Male, who teaches ICT, is also referred to in an internal audit that was carried out following Suuna’s ejection from Luwero Secondary School. The audit blamed him for misconduct and negligence that led to the loss of computers and hard disks and recommended disciplinary action for abuse of office.

Multiple staff members, board members, old students, and members of the Parents-Teachers Association who were interviewed by our reporter detailed accounts of the alleged mismanagement by the head teacher on condition of anonymity. Some board members expressed hope that the situation can be resolved through intervention from authorities. “I think, with the involvement of the authorities, the matter will be handled and soon our school will return on the right track,” one of the board members noted.

Suuna has since denied all the allegations leveled against him, saying that they are being fueled by those opposed to the changes he is bringing to the school.
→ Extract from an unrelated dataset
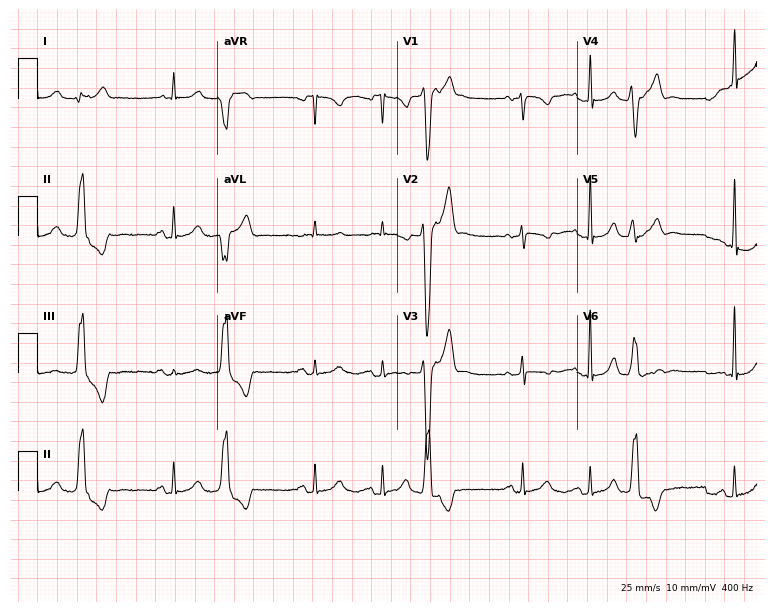
Electrocardiogram (7.3-second recording at 400 Hz), a woman, 60 years old. Of the six screened findings (first-degree AV block, right bundle branch block (RBBB), left bundle branch block (LBBB), sinus bradycardia, atrial fibrillation (AF), sinus tachycardia), none is recorded.

He explains that when he arrived in June 2022, the school was operating in an unstructured manner, with staff conducting business as they pleased and students alike.

“A quick example; we have staff who are posted here but they have obtained jobs in universities as lecturers. They come here once in a while, and there are others who are currently working in Mengo hospital as lab technicians. When I arrived the syllabus coverage was poor. A’ Level students had never attended any practical lesson. Regrettably, these teachers have backing from some members of the board,” Suuna noted.
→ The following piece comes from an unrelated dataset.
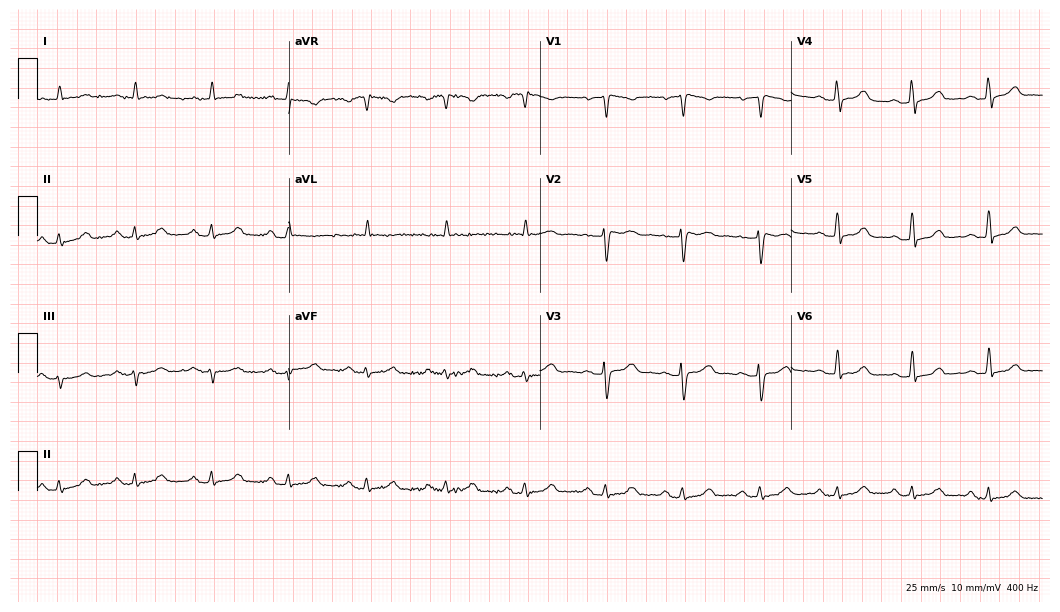
Resting 12-lead electrocardiogram (10.2-second recording at 400 Hz). Patient: a female, 54 years old. None of these six findings is recorded: first-degree AV block, right bundle branch block, left bundle branch block, sinus bradycardia, atrial fibrillation, sinus tachycardia.

He added that as someone who is result oriented, he initiated an emergency mode and recruited a few teachers to fast-track the syllabus as he sorts out issues of those who were not working, which rubbed some people the wrong way.

Asked why he usurped the powers of the board by recruiting staff without its knowledge, the head teacher said there is a provision in the same manual that allows him to recruit staff on a temporary basis and report to the board until the opportune time for normal recruitment or regularization takes place.

In his view, there is also a tendency by the board to get involved in the day-to-day running of the school, which is not within their mandate.  

Suuna also expressed concern about the theft of school items and believes that a police investigation is necessary to determine the responsible parties. He noted that the lab has an individual assigned to open and close it and the school has security guards who may have observed the perpetrator.

The clash between the board and the new headteacher has already attracted attention from KCCA, which conducted a special inquiry whose finds are yet to be released. Equally, the Ministry of Education has been holding meetings to discuss the challenges at the school. 

Dr. John Chrysostom Muyingo, the State Minister in Charge of Higher Education, said they are studying the situation but they need concrete evidence to determine what steps need to be taken to introduce sanity at the school. 

“There is a meeting that is going to look at the management of schools, old Kampala inclusive, and I can tell you that a solution will be given. This approach is important to ensure that any decisions made are based on facts and not just speculation,” the minister said.

Prior to the arrival of Suuna, Old Kampala had a history of conflicts, leadership challenges, and instability. The school was recovering from a 2017 strike that according to the Ministry of Education, was triggered by a teacher and external forces. 

The school was temporarily closed that year. Established in 1932, Old Kampala SS was founded by Asian teachers, K.D Gupta and B.D Gupta, from Bengal, India, an ancient seat of learning.  Its establishment coincided with the needs of the local community, and K.D Gupta became its first headmaster.

Over the years, the school, with its rich history and cultural background, had become one of the leading centers of learning in East Africa. It excelled not only in academics but also in other disciplines such as Fine Arts and sports. 

The school has over time nurtured, among other prominent individuals including Rwanda’s President Paul Kagame, Uganda’s former Vice President Gilbert Bukenya, Pastor Robert Kayanja, Gen (Rtd) David Tinyefuza, Moses Kigongo, and businessman Sudhir Ruparelia.